Google a également été dans le jeu d’acheter des parcs éoliens ou de conclure des accords exclusifs avec les propriétaires de parcs éoliens pour alimenter ses centres de données depuis au moins 2010. Au Texas, il a pris une participation de 200 millions de dollars dans le parc éolien de Spinning Spur en 2013. – et il s’agissait du dixième investissement de l’entreprise dans un parc éolien en trois ans. Plus récemment, en 2021, Google s’est intéressé aux parcs éoliens de l’Oklahoma, pour alimenter son centre de données énergivore dans l’État.

Parcs éoliens et centres de données – Wagging the Dog

Big Tech ne se mobilise pas contre MidAmerican parce que c’est contre parcs éoliens et énergies renouvelables. Ce n’est tout simplement pas en faveur d’un acteur extérieur à la tente Big Tech développant soudainement un monopole sur cette énergie dans une région où les entreprises Big Tech en ont besoin.

Il y a un vieil adage commercial : si vous possédez une ligne de chemin de fer à vapeur, vous pouvez soit acheter du charbon chaque semaine, au prix demandé par le propriétaire de la mine, soit acheter une mine de charbon une seule fois.

Les diverses mesures prises par les entreprises Big Tech pour acheter elles-mêmes des parcs éoliens ou des accords exclusifs avec des propriétaires de parcs éoliens basés sur la prise de tout ce qu’ils peuvent fournir aux centres de données électriques de l’État, ne sont que Big Tech essayant de devenir propriétaires de mines, alimentant leur centres de données avec de l’énergie verte locale à une fraction du coût que le marché libre pourrait un jour décider de les facturer.

Le projet MidAmerican, s’il va de l’avant, est une tentative de Berkshire Hathaway, Inc. pour établir le plus grand complexe de parcs éoliens, non seulement dans l’Iowa, mais dans la partie continentale des États-Unis. Cela interromprait une stratégie commerciale parmi les géants de la technologie qui progresse tranquillement depuis une décennie.

Lorsque vous avez de l’argent au niveau de Buffett, vous pouvez vous permettre d’être la queue qui remue le chien. Si le projet MidAmerican dans l’Iowa devait aller de l’avant, oui, il fournirait potentiellement de l’énergie à 700 000 foyers. Mais il deviendrait également le plus grand fournisseur d’énergie éolienne de l’État. Ne pas acheter au propriétaire de la mine dans ce cas semblerait être une mauvaise affaire.

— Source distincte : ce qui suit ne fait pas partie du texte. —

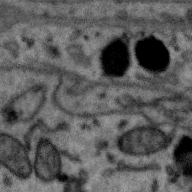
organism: Zebra finch
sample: Brain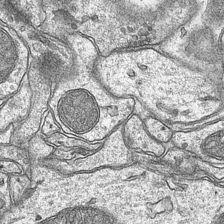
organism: Mouse
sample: CA1 Hippocampus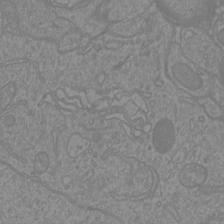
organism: Mouse
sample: Cortical neurons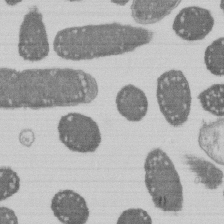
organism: E. coli
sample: Bacterial nucleoid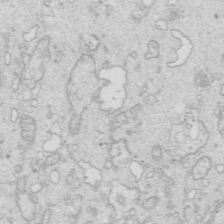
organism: Mouse
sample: Multiciliated cells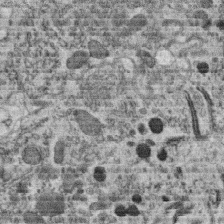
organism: C. elegans
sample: C. elegans oocyte; sperm cells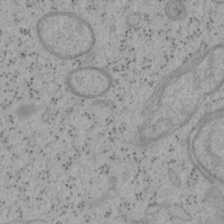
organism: Human
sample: HeLa cells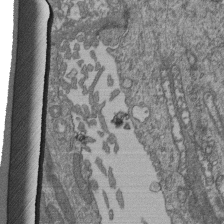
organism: Human
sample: Retinal organoid Rod and Cone cells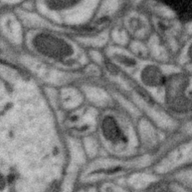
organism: Zebra finch
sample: Brain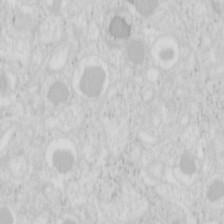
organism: Mouse
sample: Pancreas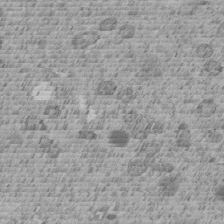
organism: C. elegans
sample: C. elegans embryo early stage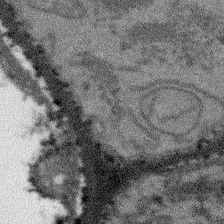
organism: Arabidopsis thaliana
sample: Root tip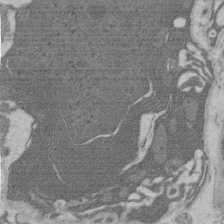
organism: Rat
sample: Salivary granule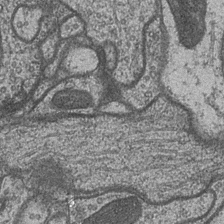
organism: Drosophila
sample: Optic medulla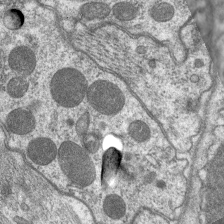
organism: C. elegans
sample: Pharynx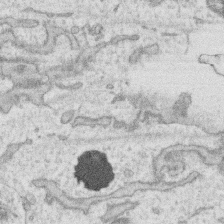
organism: Human
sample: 1205lu cells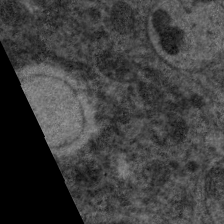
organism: C. elegans
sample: Pharynx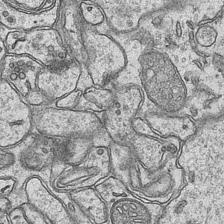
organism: Mouse
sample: CA1 Hippocampus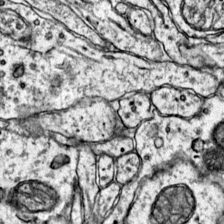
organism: Mouse
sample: Primary visual cortex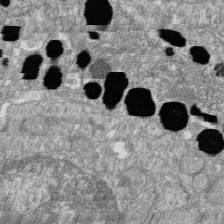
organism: Zebrafish
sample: Cilia; retinal pigment epithelium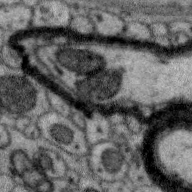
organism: Zebra finch
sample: Brain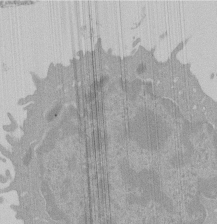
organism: Mouse
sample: Activated Pmel transgenic CD8+ T Cells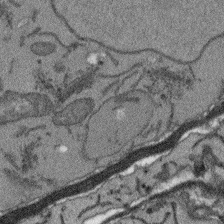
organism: Arabidopsis thaliana
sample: Root tip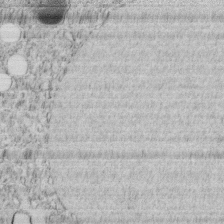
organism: C. elegans
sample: C. elegans embryo early stage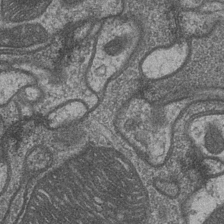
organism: Drosophila
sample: Optic medulla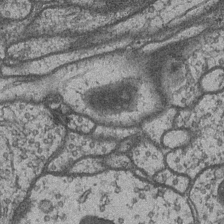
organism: Drosophila
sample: Optic medulla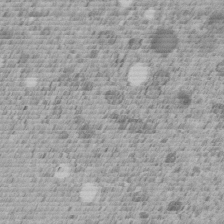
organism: C. elegans
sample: C. elegans embryo early stage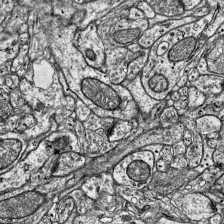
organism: Mouse
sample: Visual Cortex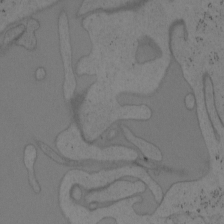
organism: Mouse
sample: OT-I killer T cells with ID8 ovarian cancer cells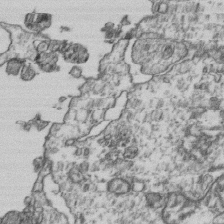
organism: Human
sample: Activated Jurkat CD4+ T cells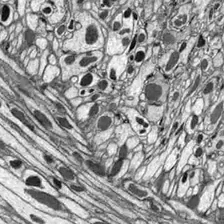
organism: Drosophila
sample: Optic lobe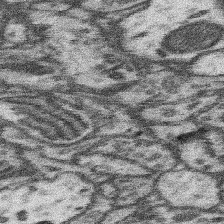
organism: Mouse
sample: Somatosensory cortex neuropil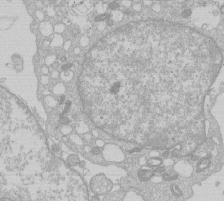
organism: Human
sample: Macrophage cells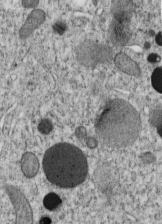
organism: C. elegans
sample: C. elegans embryo early stage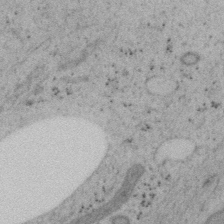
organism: Human
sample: HeLa cells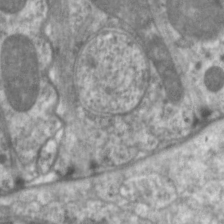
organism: C. elegans
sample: Pharynx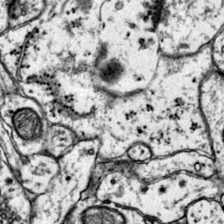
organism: Mouse
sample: Primary visual cortex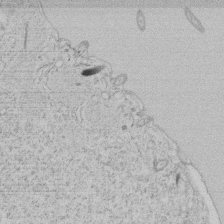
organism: Tetrahymena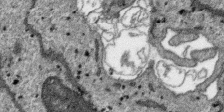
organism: Human
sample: Lung epithelial cells, uninfected (mock) control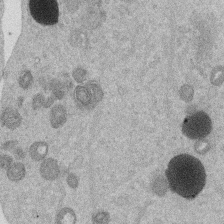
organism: Mouse
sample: Dividing mouse embryo 1 cell stage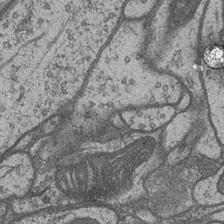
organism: Drosophila
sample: Optic medulla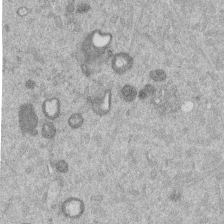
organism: Mouse
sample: Dividing mouse embryo 1 cell stage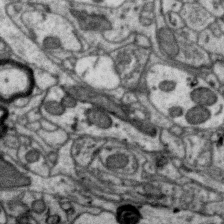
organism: Zebra finch
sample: Brain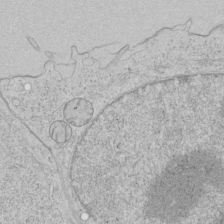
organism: Human
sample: Mitochondria in HCT116 cells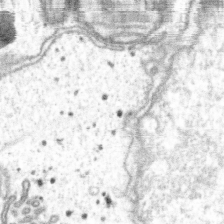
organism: Human
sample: HeLa cells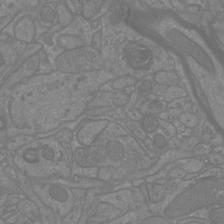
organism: Mouse
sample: Cortical neurons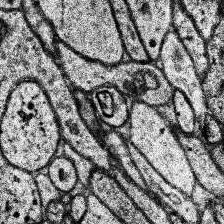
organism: Human
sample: Temporal Lobe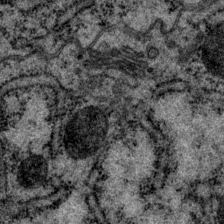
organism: P. pacificus
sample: Pharynx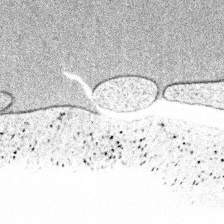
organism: Human
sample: HeLa cells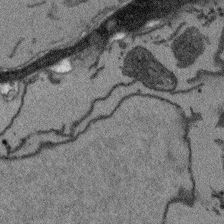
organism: Arabidopsis thaliana
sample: Root tip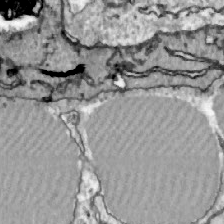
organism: Zebrafish
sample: Actinotrichia fibers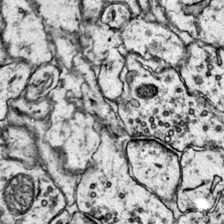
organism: Mouse
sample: Primary visual cortex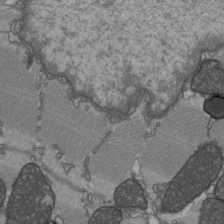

La préoccupation justifiée

Bien sûr, les géants de la technologie devaient-ils retirer leurs centres de données dehors de l’Iowa, plutôt que d’acheter auprès de MidAmerican, ils n’auraient aucune garantie qu’une entreprise similaire ne démarrerait pas un autre parc éolien là où ils se délocaliseraient.

Berkshire Hathaway, Inc. a demandé aux régulateurs de l’État de l’Iowa d’approuver des conditions incluant un taux de rendement garanti de 11,25 % avant même de commencer la construction du projet. Il prétend que cela l’aidera à réduire les émissions de carbone provenant de la production d’électricité dans l’État de 75 % par rapport aux niveaux de 2005. Il existe donc un certain niveau d’inquiétude justifiée de la part des géants de la technologie concernant la stratégie de tarification potentielle de Berkshire Hathaway Inc. pour les clients.

Mais il y a aussi une ruée vers l’or calme, venteuse et géographiquement dispersée qui se déroule sous la surface. Et de nombreux acteurs de la Big Tech ne veulent pas voir quelqu’un qui ne fait pas partie de leur nombre participer à la plus grosse réclamation.